Intuitively, you might think the worst-case scenario is O(N * logN), because the previous while loop takes logN time, and then it takes O(N) time to recurse into the left and right subtrees:
return 1 + countNodes(root.left) + countNodes(root.right);
The key point is that only one of the two recursions will actually continue, while the other will trigger hl == hr
and return immediately without further recursion.
Why is this? Here’s the reason:
In a complete binary tree, at least one of its subtrees is a full binary tree:
As shown in the picture, due to the properties of a complete binary tree, one of its subtrees must be full. This ensures that hl == hr
will be triggered, consuming only O(logN) complexity without continuing the recursion.

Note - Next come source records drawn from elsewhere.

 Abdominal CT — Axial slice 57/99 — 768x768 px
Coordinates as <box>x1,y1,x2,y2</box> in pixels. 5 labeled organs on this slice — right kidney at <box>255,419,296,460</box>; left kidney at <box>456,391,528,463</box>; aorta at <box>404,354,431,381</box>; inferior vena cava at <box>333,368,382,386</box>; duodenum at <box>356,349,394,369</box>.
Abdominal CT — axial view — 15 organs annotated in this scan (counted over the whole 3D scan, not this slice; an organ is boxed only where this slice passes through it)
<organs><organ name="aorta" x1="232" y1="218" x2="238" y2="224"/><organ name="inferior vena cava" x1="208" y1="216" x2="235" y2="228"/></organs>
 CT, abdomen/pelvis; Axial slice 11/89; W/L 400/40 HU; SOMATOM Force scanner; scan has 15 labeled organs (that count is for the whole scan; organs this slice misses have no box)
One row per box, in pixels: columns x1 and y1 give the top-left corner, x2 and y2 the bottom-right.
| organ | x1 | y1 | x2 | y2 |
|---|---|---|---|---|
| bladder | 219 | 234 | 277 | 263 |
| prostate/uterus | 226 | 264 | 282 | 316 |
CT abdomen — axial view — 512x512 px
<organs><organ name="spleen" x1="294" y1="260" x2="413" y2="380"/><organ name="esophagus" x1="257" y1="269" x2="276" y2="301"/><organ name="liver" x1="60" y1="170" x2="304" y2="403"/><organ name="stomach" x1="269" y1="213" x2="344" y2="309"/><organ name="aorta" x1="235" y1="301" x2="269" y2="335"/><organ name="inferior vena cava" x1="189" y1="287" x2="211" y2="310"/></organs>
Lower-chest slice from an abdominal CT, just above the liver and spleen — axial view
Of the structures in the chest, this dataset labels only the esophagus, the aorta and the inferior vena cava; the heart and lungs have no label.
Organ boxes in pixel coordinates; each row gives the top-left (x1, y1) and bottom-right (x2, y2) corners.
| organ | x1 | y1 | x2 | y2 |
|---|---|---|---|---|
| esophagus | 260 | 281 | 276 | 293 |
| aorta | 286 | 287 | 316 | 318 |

In summary, the recursion depth of the algorithm is the height of the tree, which is O(logN). The time spent on each recursion is the while loop, which requires O(logN). Therefore, the overall time complexity is O(logN*logN).
So, the concept of a "complete binary tree" exists for a reason. It is not only useful for implementing binary heaps using arrays but also for efficiently computing the total number of nodes, which might seem like a simple operation.